No youtube for the rest of the day. It cant go on like this. I want to try to study a bit. I can call a friend. I can meditate, i can try journaling. I have to find healthier ways to deal with this situation. I dont want to escape reality anymore. Even if its shitty right now, it doesnt get better by escaping it. It will become worse.

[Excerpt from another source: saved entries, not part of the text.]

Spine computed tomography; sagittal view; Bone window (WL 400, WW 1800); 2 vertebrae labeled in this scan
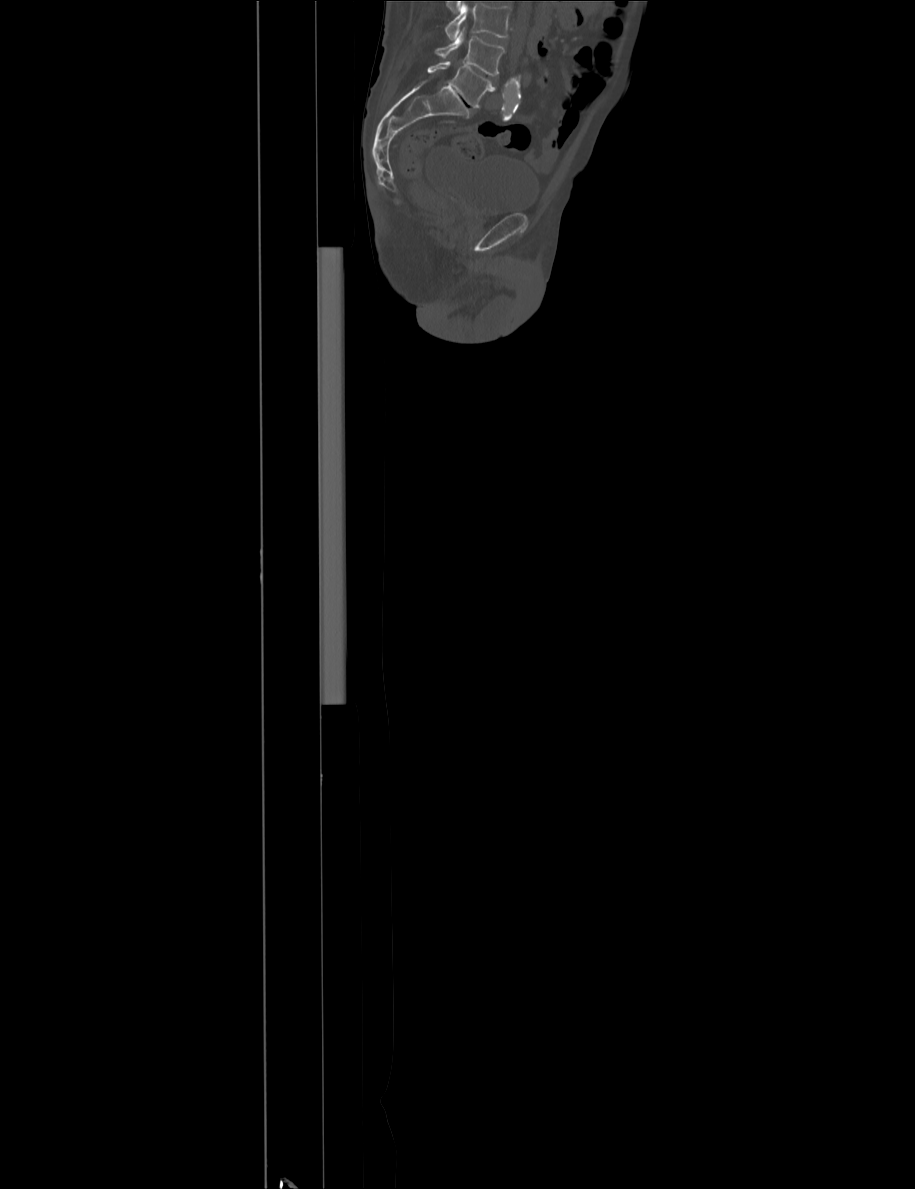 Bounding boxes as [x1, y1, x2, y2] in pixel coordinates. Where the top of the scan cuts through a vertebra, that vertebra gets no label or box. Vertebrae labeled: L5 at [427, 61, 495, 107], L4 at [435, 27, 505, 75].
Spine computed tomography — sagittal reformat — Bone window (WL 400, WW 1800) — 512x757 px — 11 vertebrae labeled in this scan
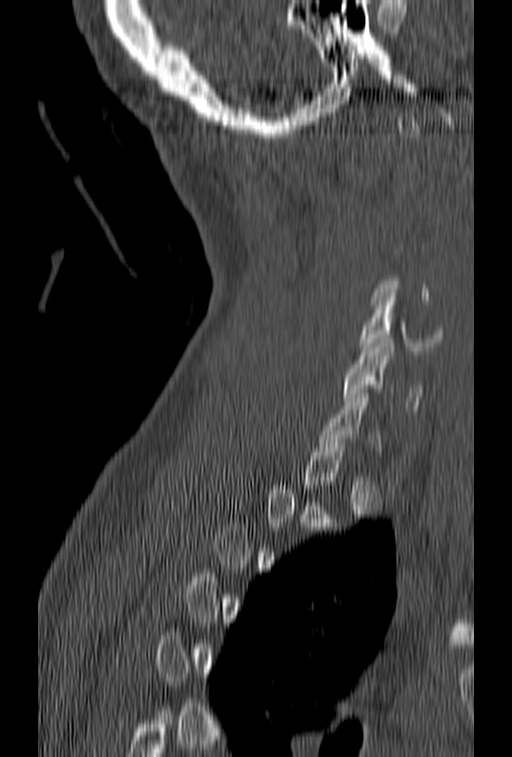
Coordinates as <box>x1,y1,x2,y2</box>.
Not every vertebra on this slice has a box: a vertebra is boxed only from the first to the last slice where its cross-section is at least a third of its largest, and this slice is outside that range for at least one of them.
Vertebra bounding boxes:
- C6: <box>343,339,422,413</box>
- C5: <box>359,293,443,355</box>

Edit: okay, thats good, i got myself a little bit out of the rut. I had a good practice session and just got some things straight in my head it feels like. I am also now much more motivated to work on other stuff, because of the success i had with my instrument practice. Overall i feel much better, much more fulfilled, confident and hopeful.
I want to install the habit, that i can use the internet for enjoyment purposes only after 8 pm to maybe 10 pm. Even writing this makes me a little nervous, so i think thats a good start. When i discover that i cant regulate myself i have to overthink this strategy. My thought process is, that internet really can have positive effects. But the dose makes the poison. If i am not able to control it and when it has negative consequences for me, then i may have to cut it out entirely. Lets see how it goes.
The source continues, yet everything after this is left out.